6565 West Hoover Place
Littleton, Co 80123
Contact Monty for more information: msaffordexp@aol.com
ACKNOWLEDGEMENTS
This paper has required integrating concepts from many different
fields. It would not have been possible without the help of
people too numerous to mention. To all of those people I would
like to give special thanks and to acknowledge that I couldn’t
have written it without your help.
Abstract
Recent work has documented the existence of reservoirs that
are undersaturated in water and are in capillary pressure
non-equilibrium. These reservoirs will spontaneously imbibe
water if they are drilled or completed with water based fluids.

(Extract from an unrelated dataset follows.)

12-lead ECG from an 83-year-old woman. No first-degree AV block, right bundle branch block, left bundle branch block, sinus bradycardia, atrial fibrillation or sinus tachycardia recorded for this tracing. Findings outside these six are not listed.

This imbibition causes the reservoir to water block and is
very difficult to remove because it requires returning the
reservoir to a non-equilibrium state. Once the reservoir is
water blocked, it may produce nothing at all, or it may produce
water greatly in excess of any water that was lost to the
reservoir, even if it would have produced all hydrocarbons
if properly drilled.
Undersaturated reservoirs form by post hydrocarbon migration
uplift and erosion. This removal of overburden causes the
water to cool and shrink and the pores to dilate. This increases
the pore volume and decreases the water volume and the reservoir
is in capillary pressure non-equilibrium.

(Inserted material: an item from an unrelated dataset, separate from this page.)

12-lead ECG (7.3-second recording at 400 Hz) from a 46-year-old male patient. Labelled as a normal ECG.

Wettability changes in a reservoir can control what parts
of an undersaturated reservoir can be water blocked, since
water can only be imbibed if it is the wetting phase. Production
changes caused by wettability changes can mimic the distribution
of production that would be expected from water, transition,
and hydrocarbon zones in a reservoir, but the geophysical
logs will not show the expected fluid changes.
Any undersaturated reservoir that has been drilled and completed
with a water based fluid has not been properly evaluated.

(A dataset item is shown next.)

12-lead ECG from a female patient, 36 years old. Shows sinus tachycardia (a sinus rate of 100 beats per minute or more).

Lack of hydrocarbon recovery or recovery of large volumes
of water does not preclude commercial production of hydrocarbons
if the reservoir is properly drilled.
Introduction Reservoirs that are in non-equilibrium with respect
to capillary pressure in the subsurface and that can produce
water more readily than oil or gas when exposed to water based
drilling and completion fluids have been identified (Bennion,
et al, 2000). These reservoirs are undersaturated with water
for their present capillary pressure. This has significant
implications in terms of drilling methods and drilling fluids.
Improperly drilled wells in these types of reservoirs will
produce no fluids or are capable of producing entirely different
fluids than the reservoir would produce if properly drilled.
Stated simply, an oil or gas reservoir can be made to produce
predominately water and produce an amount of water that is
much greater than any water lost during the drilling process.
Recent drilling in undersaturated reservoirs has resulted
in the discovery of an economically viable reservoir with
greater than 5 TCF in place by Encana in British Columbia
(Encana Corp, 2002). This reservoir had many wells drilled
through it before it was recognized as undersaturated and
subsequently drilled properly. There are many similar type
reservoirs that have been penetrated and gone unrecognized
because they cannot be evaluated and produced by standard
oil field practices.
Description and Cause Figure 1 is from Bennion, et al’s, (2000) article
and shows the capillary pressures for undersaturated reservoirs.
Initial water saturation (point “A”) is less than
the capillary pressure equilibrium curve (point “B”).
If any water is introduced into the borehole in an undersaturated
reservoir, capillary forces spontaneously imbibe water into
the reservoir, increasing the water saturation and relative
permeability to water and simultaneously decreasing the relative
permeability to hydrocarbons (Bennion, ET, al, 2000). The
imbibed water is difficult to remove because capillary forces
act to hold the water in place to maintain capillary equilibrium.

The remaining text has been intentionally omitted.